Please write out all of the records below exactly as they appear.

******

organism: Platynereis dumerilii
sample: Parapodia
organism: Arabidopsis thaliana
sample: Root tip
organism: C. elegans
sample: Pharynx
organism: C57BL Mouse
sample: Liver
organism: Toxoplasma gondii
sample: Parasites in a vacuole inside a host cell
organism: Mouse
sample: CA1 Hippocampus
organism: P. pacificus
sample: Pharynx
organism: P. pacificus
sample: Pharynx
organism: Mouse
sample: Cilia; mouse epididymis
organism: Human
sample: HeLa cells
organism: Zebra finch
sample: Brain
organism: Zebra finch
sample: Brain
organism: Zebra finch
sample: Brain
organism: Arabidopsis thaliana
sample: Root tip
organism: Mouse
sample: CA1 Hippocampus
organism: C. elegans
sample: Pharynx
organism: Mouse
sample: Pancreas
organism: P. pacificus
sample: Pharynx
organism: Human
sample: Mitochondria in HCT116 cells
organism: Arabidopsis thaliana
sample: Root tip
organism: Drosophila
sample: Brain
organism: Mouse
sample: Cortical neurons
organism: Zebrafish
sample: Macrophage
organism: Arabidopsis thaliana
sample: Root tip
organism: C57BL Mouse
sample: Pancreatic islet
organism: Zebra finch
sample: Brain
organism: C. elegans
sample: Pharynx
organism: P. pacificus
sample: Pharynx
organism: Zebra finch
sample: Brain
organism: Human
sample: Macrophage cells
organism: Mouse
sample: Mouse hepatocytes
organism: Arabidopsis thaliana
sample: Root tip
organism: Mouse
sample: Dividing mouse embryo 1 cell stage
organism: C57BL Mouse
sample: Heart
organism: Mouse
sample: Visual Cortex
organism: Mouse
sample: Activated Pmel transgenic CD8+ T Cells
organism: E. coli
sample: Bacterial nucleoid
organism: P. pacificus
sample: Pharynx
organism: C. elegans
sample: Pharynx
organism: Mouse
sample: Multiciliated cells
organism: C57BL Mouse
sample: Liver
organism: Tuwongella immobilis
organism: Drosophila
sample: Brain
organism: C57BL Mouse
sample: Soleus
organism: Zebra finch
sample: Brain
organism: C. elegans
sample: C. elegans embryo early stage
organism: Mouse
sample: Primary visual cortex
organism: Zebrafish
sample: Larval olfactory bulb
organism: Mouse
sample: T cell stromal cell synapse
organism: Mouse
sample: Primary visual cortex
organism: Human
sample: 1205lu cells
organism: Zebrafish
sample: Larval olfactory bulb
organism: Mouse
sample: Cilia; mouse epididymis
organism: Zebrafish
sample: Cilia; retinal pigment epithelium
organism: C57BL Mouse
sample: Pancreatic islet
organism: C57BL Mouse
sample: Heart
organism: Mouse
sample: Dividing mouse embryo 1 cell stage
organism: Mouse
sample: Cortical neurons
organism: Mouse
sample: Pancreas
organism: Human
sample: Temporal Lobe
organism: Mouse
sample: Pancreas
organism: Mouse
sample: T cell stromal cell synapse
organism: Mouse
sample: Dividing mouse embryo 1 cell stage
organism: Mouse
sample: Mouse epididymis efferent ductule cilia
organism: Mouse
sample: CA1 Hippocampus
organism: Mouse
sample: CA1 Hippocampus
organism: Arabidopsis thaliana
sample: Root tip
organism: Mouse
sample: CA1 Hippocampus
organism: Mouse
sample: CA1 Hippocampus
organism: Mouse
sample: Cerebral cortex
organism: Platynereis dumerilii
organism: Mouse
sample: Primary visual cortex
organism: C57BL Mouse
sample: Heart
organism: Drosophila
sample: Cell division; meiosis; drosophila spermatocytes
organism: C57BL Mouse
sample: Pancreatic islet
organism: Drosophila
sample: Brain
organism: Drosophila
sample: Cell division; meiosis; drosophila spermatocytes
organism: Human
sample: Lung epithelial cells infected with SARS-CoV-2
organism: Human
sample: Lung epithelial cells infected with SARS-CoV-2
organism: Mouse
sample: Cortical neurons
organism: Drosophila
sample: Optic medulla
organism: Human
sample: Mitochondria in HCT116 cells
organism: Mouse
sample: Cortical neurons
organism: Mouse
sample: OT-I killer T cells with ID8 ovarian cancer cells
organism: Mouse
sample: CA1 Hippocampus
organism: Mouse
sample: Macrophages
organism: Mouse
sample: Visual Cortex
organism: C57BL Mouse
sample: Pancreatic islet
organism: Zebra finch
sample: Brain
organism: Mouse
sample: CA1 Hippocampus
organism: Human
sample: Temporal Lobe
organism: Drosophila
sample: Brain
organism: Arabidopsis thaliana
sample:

******

RESULT BELOW:
organism: Platynereis dumerilii
sample: Parapodia
organism: Arabidopsis thaliana
sample: Root tip
organism: C. elegans
sample: Pharynx
organism: C57BL Mouse
sample: Liver
organism: Toxoplasma gondii
sample: Parasites in a vacuole inside a host cell
organism: Mouse
sample: CA1 Hippocampus
organism: P. pacificus
sample: Pharynx
organism: P. pacificus
sample: Pharynx
organism: Mouse
sample: Cilia; mouse epididymis
organism: Human
sample: HeLa cells
organism: Zebra finch
sample: Brain
organism: Zebra finch
sample: Brain
organism: Zebra finch
sample: Brain
organism: Arabidopsis thaliana
sample: Root tip
organism: Mouse
sample: CA1 Hippocampus
organism: C. elegans
sample: Pharynx
organism: Mouse
sample: Pancreas
organism: P. pacificus
sample: Pharynx
organism: Human
sample: Mitochondria in HCT116 cells
organism: Arabidopsis thaliana
sample: Root tip
organism: Drosophila
sample: Brain
organism: Mouse
sample: Cortical neurons
organism: Zebrafish
sample: Macrophage
organism: Arabidopsis thaliana
sample: Root tip
organism: C57BL Mouse
sample: Pancreatic islet
organism: Zebra finch
sample: Brain
organism: C. elegans
sample: Pharynx
organism: P. pacificus
sample: Pharynx
organism: Zebra finch
sample: Brain
organism: Human
sample: Macrophage cells
organism: Mouse
sample: Mouse hepatocytes
organism: Arabidopsis thaliana
sample: Root tip
organism: Mouse
sample: Dividing mouse embryo 1 cell stage
organism: C57BL Mouse
sample: Heart
organism: Mouse
sample: Visual Cortex
organism: Mouse
sample: Activated Pmel transgenic CD8+ T Cells
organism: E. coli
sample: Bacterial nucleoid
organism: P. pacificus
sample: Pharynx
organism: C. elegans
sample: Pharynx
organism: Mouse
sample: Multiciliated cells
organism: C57BL Mouse
sample: Liver
organism: Tuwongella immobilis
organism: Drosophila
sample: Brain
organism: C57BL Mouse
sample: Soleus
organism: Zebra finch
sample: Brain
organism: C. elegans
sample: C. elegans embryo early stage
organism: Mouse
sample: Primary visual cortex
organism: Zebrafish
sample: Larval olfactory bulb
organism: Mouse
sample: T cell stromal cell synapse
organism: Mouse
sample: Primary visual cortex
organism: Human
sample: 1205lu cells
organism: Zebrafish
sample: Larval olfactory bulb
organism: Mouse
sample: Cilia; mouse epididymis
organism: Zebrafish
sample: Cilia; retinal pigment epithelium
organism: C57BL Mouse
sample: Pancreatic islet
organism: C57BL Mouse
sample: Heart
organism: Mouse
sample: Dividing mouse embryo 1 cell stage
organism: Mouse
sample: Cortical neurons
organism: Mouse
sample: Pancreas
organism: Human
sample: Temporal Lobe
organism: Mouse
sample: Pancreas
organism: Mouse
sample: T cell stromal cell synapse
organism: Mouse
sample: Dividing mouse embryo 1 cell stage
organism: Mouse
sample: Mouse epididymis efferent ductule cilia
organism: Mouse
sample: CA1 Hippocampus
organism: Mouse
sample: CA1 Hippocampus
organism: Arabidopsis thaliana
sample: Root tip
organism: Mouse
sample: CA1 Hippocampus
organism: Mouse
sample: CA1 Hippocampus
organism: Mouse
sample: Cerebral cortex
organism: Platynereis dumerilii
organism: Mouse
sample: Primary visual cortex
organism: C57BL Mouse
sample: Heart
organism: Drosophila
sample: Cell division; meiosis; drosophila spermatocytes
organism: C57BL Mouse
sample: Pancreatic islet
organism: Drosophila
sample: Brain
organism: Drosophila
sample: Cell division; meiosis; drosophila spermatocytes
organism: Human
sample: Lung epithelial cells infected with SARS-CoV-2
organism: Human
sample: Lung epithelial cells infected with SARS-CoV-2
organism: Mouse
sample: Cortical neurons
organism: Drosophila
sample: Optic medulla
organism: Human
sample: Mitochondria in HCT116 cells
organism: Mouse
sample: Cortical neurons
organism: Mouse
sample: OT-I killer T cells with ID8 ovarian cancer cells
organism: Mouse
sample: CA1 Hippocampus
organism: Mouse
sample: Macrophages
organism: Mouse
sample: Visual Cortex
organism: C57BL Mouse
sample: Pancreatic islet
organism: Zebra finch
sample: Brain
organism: Mouse
sample: CA1 Hippocampus
organism: Human
sample: Temporal Lobe
organism: Drosophila
sample: Brain
organism: Arabidopsis thaliana
sample:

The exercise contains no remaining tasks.